Many techniques exist to attempt to probe the adhesion strength of single-cell attachments, as well as cell populations, however, each has limitations. Single-cell techniques, such as AFM, traction force microscopy, and micropipette manipulation assays, are typically low throughput and rely on complicated calculations to determine the adhesion forces. Cell population studies usually rely on the removal of cells by shear forces, which are likewise timeconsuming, only working for weakly adherent cells, and are generally much less sensitive than single-cell measurements. Here, a quick, image recognition based technique to indirectly quantify the level of adhesion of cells to a microtextured surface was presented. This process allows for the comparison of the relative adhesion strengths of cells to each surface as a function of the surface morphology. The number of posts that a cell adheres to corresponds to the adhesion strength of the cell, with fewer adhesion points implying weaker cell attachment to the surface. Therefore, this information can be used to identify surface morphologies that enable both cell attachment and normal growth but with a smaller surface-contact area than on a flat surface.

In this study, a constant total effective surface area was maintained and significant differences due to variations in post dimensions were not observed. This suggests that the effective surface area plays a more important role in determining cell adhesion than post size and spacing. Thus, it would be expected that with a smaller effective surface area, such as in the case of larger post spacings, we would see lower cell-surface adhesion strength, and believe this is a direction that merits future research. A shear-based set-up to directly measure the relative adhesion of cells to each of the surfaces was also conducted.
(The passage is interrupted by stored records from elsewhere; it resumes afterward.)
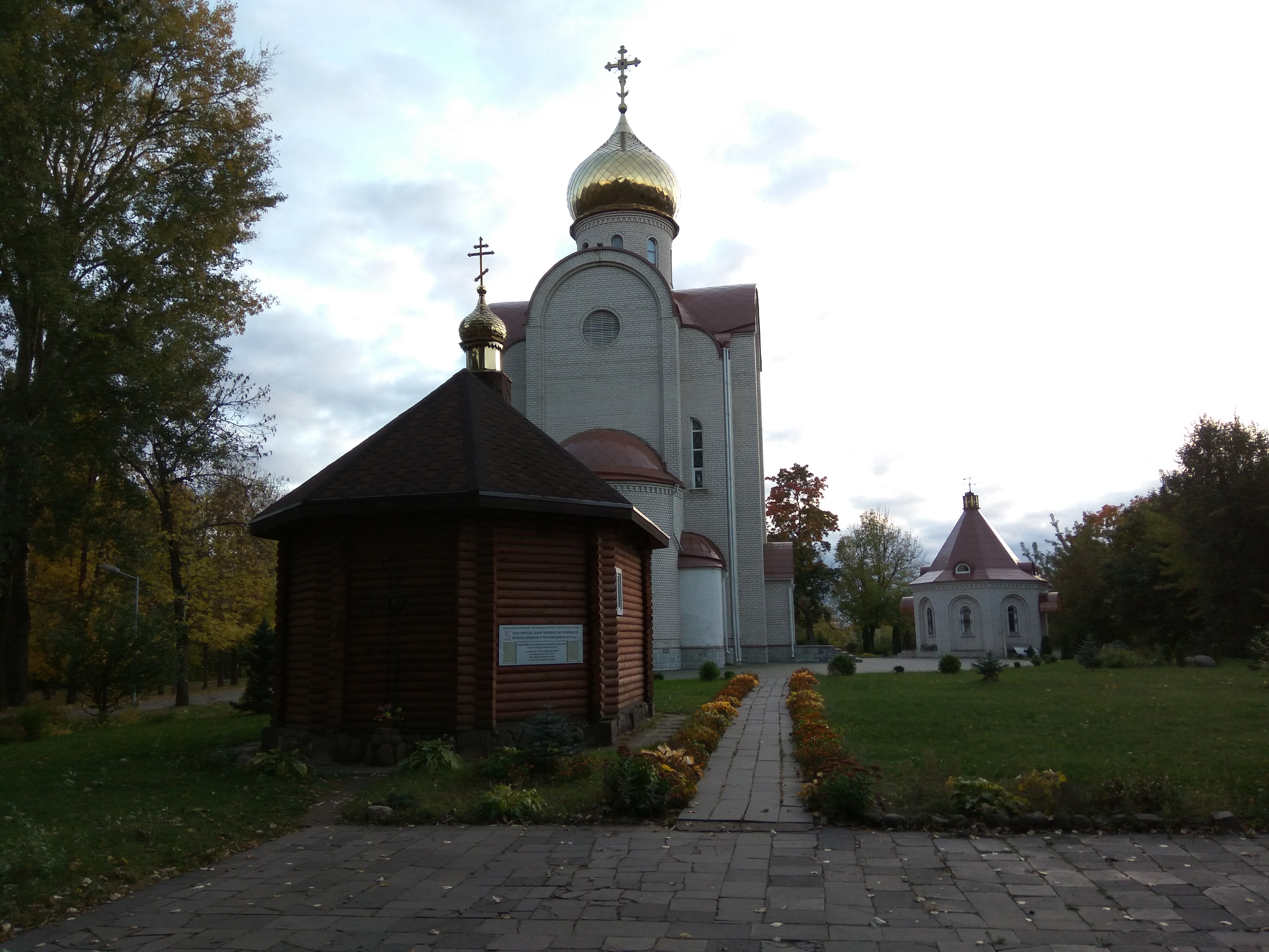 Магілёў. Парк культуры і адпачынку імя М. Горкага
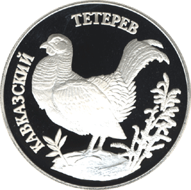 Серия: «Красная книга», Кавказский тетерев, 1 рубль, реверс. Серебро.
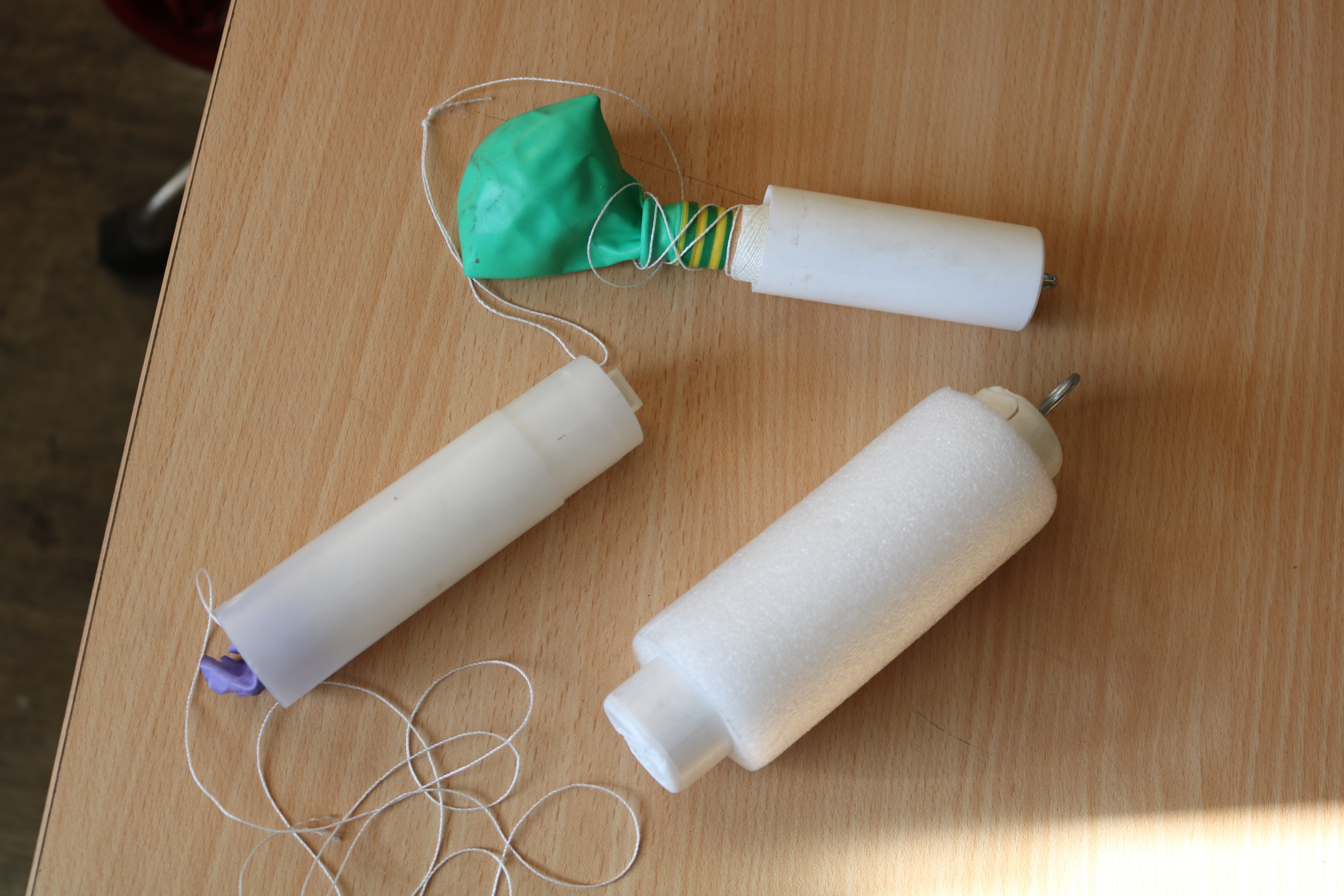 در این نخ بازکن ها سرعت بازشدن نخ رادیوسوند توسط بادکنک تحت کنترل قرار می گیرد. در اثر برخورد نخ هنگام بازشدن به بادکنک، سرعت باز شدن کاهش یافته و از باز شدن ناگهانی نخ که می تواند منجر به برحورد رادیوسوند به زمین یا موانع در آغاز رها نمودن بالون شود، جلوگیری به عمل می آید.
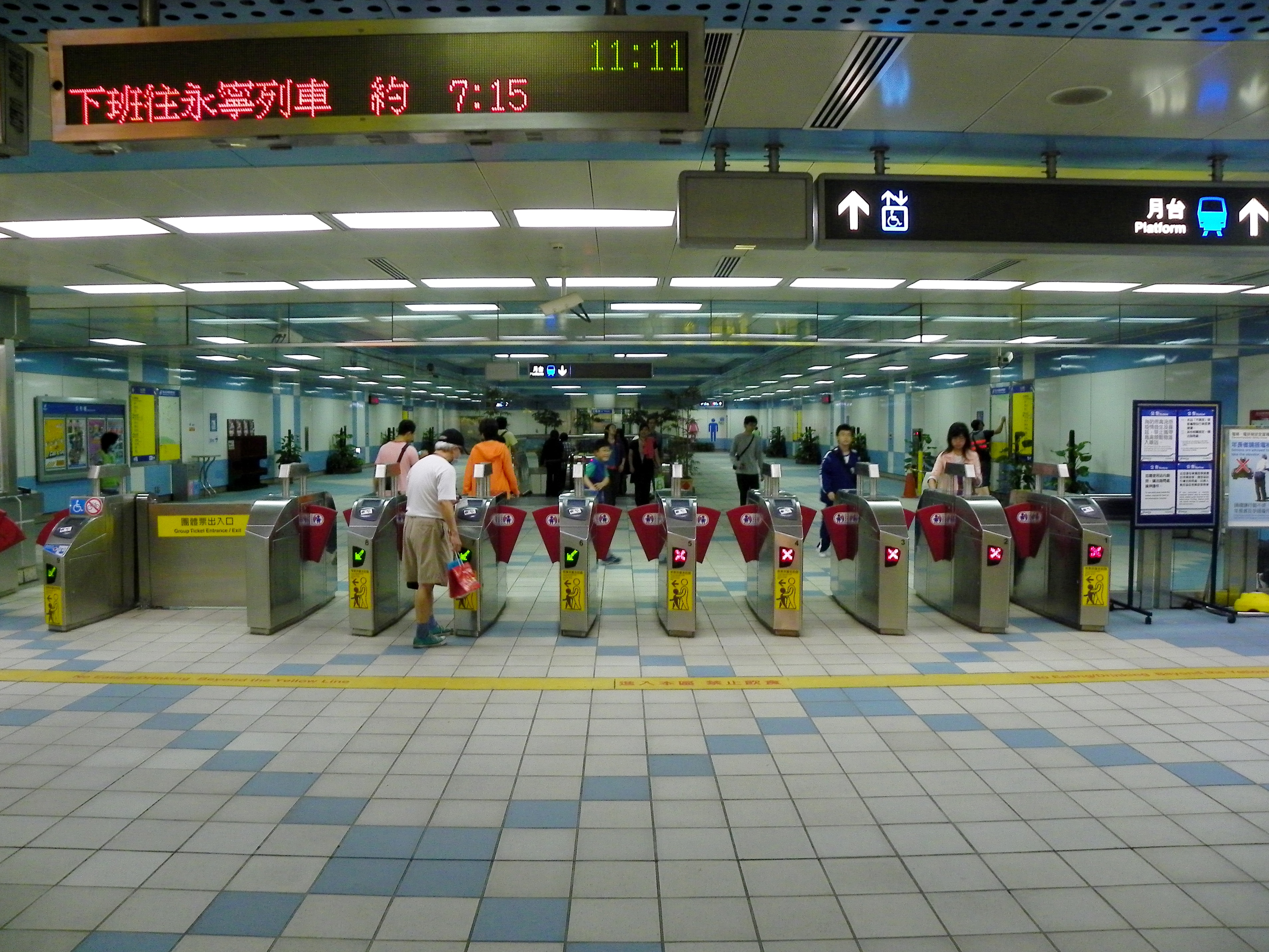 台北捷運土城線海山駅の改札口前。
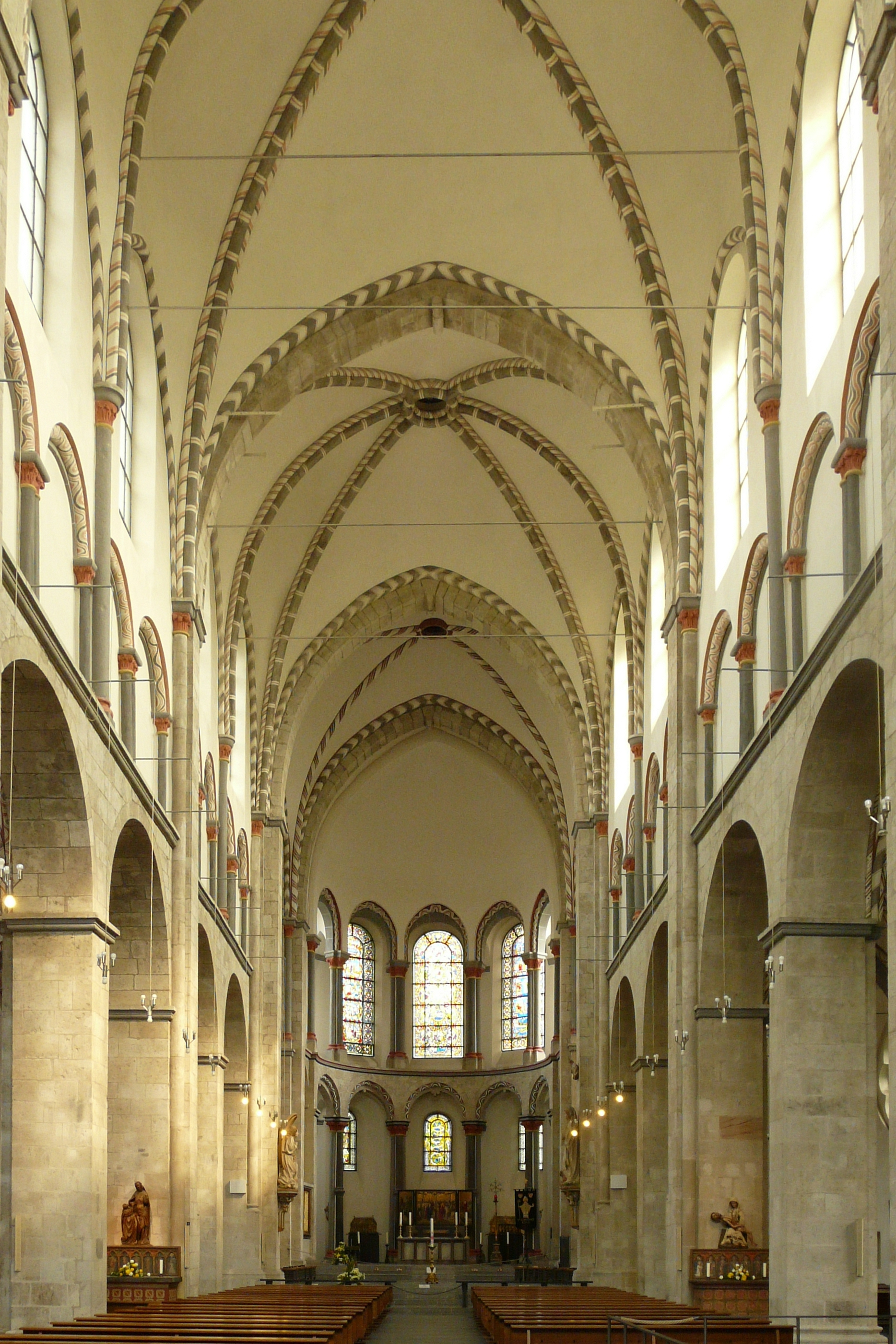 Das Hauptschiff der Kirche mit Blick nach Osten auf den Chor und der Apsis
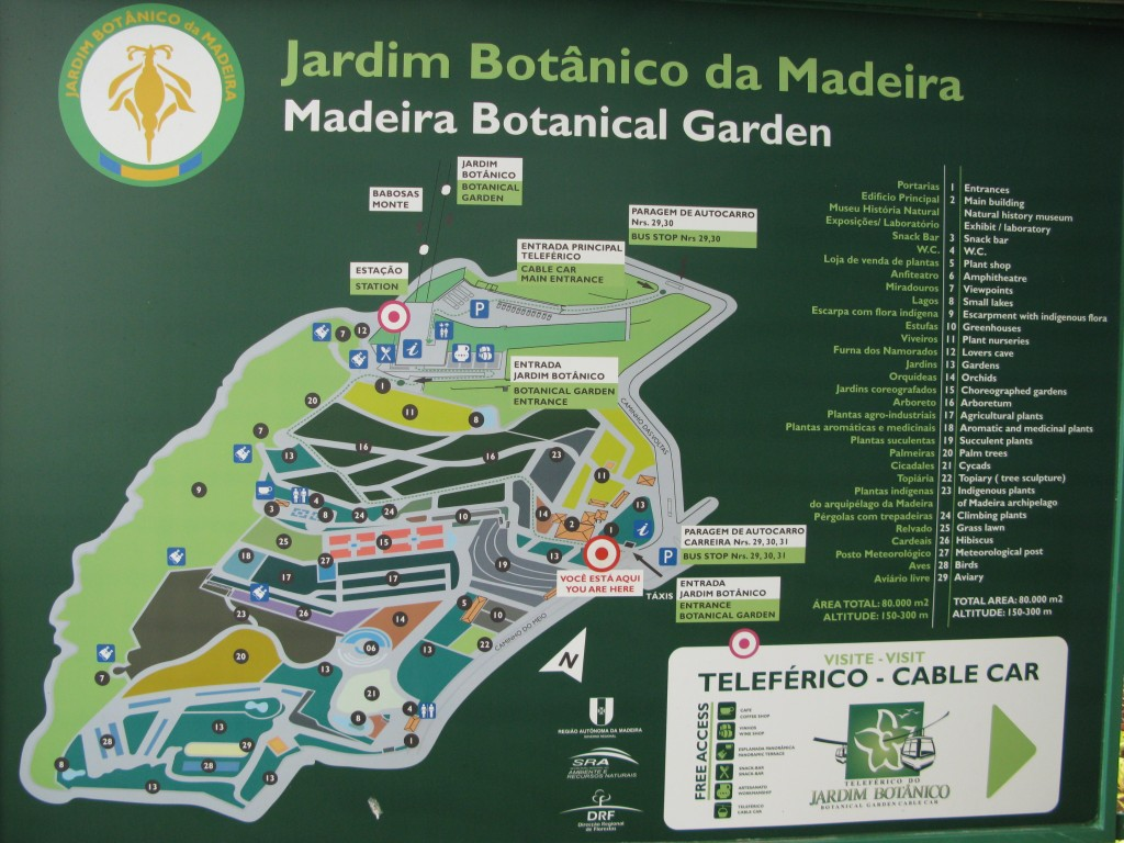 Madeira botanical garden, Funchal , Madeira 2008.
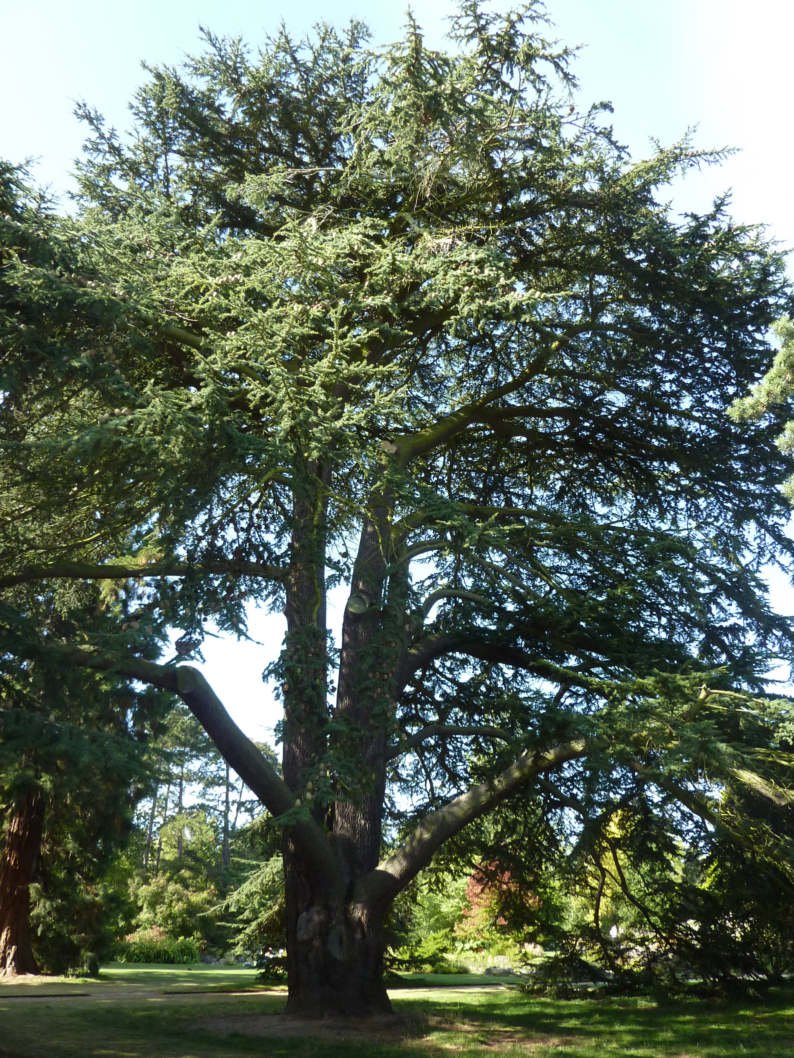 Cedrus libani var. libani, Cambridge University Botanic Garden
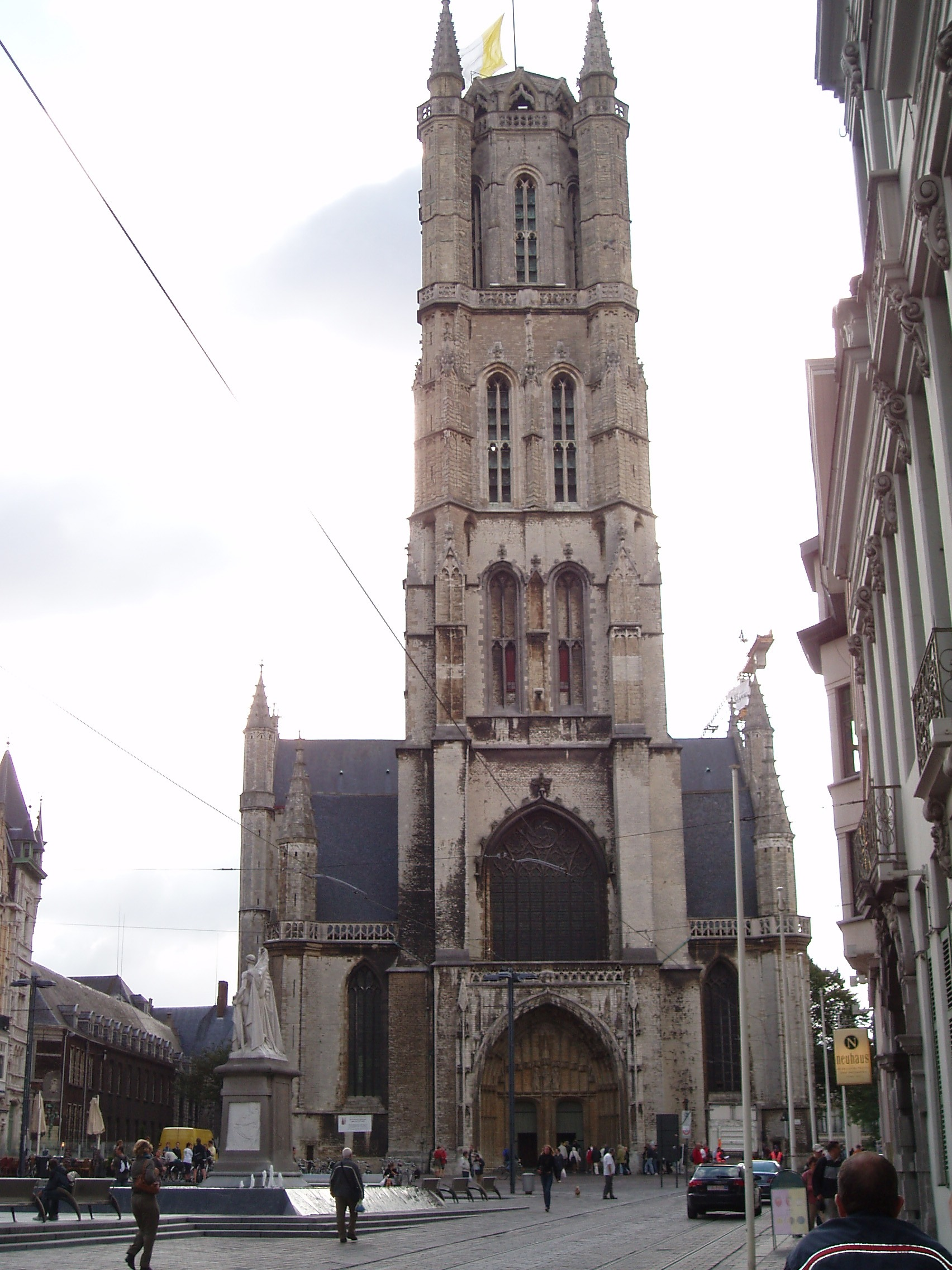 Church in Gent in Belgium
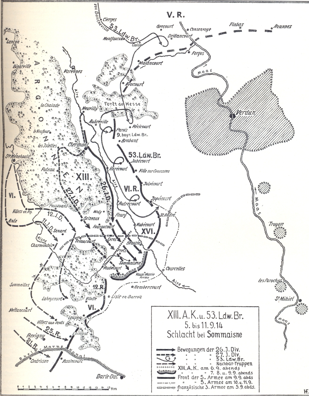 Karte Seite 23: XIII. Armee-Korps bei Sommaisne 1914
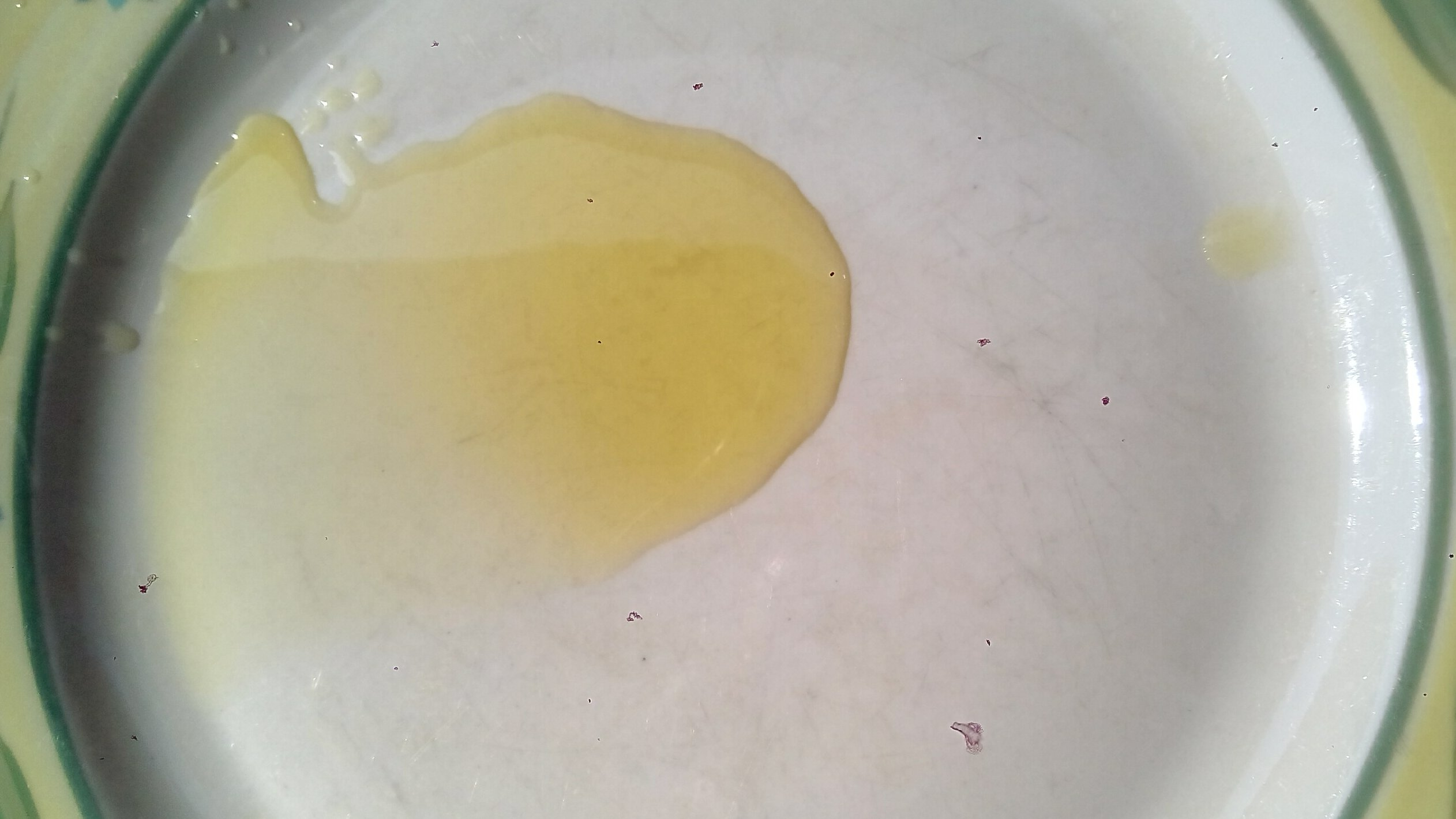 Piattino olio salentino cellina ogliarola

The shear data corresponds well with the image-based calculations, such that lower contact area results in lower adhesion strength. By applying equivalent shear forces to each surface for the same amount of time, a comparison can be made between the relative adhesion strength of cells to each surface. Interestingly, although the post densities differ between the micropost surfaces, the cells maintained the same level of adhesion strength. This could indicate that the accessible surface area or the spacing between microstructures are important geometric parameters that regulate cell-surface adhesion strength on microtextures, rather than the actual surface pattern.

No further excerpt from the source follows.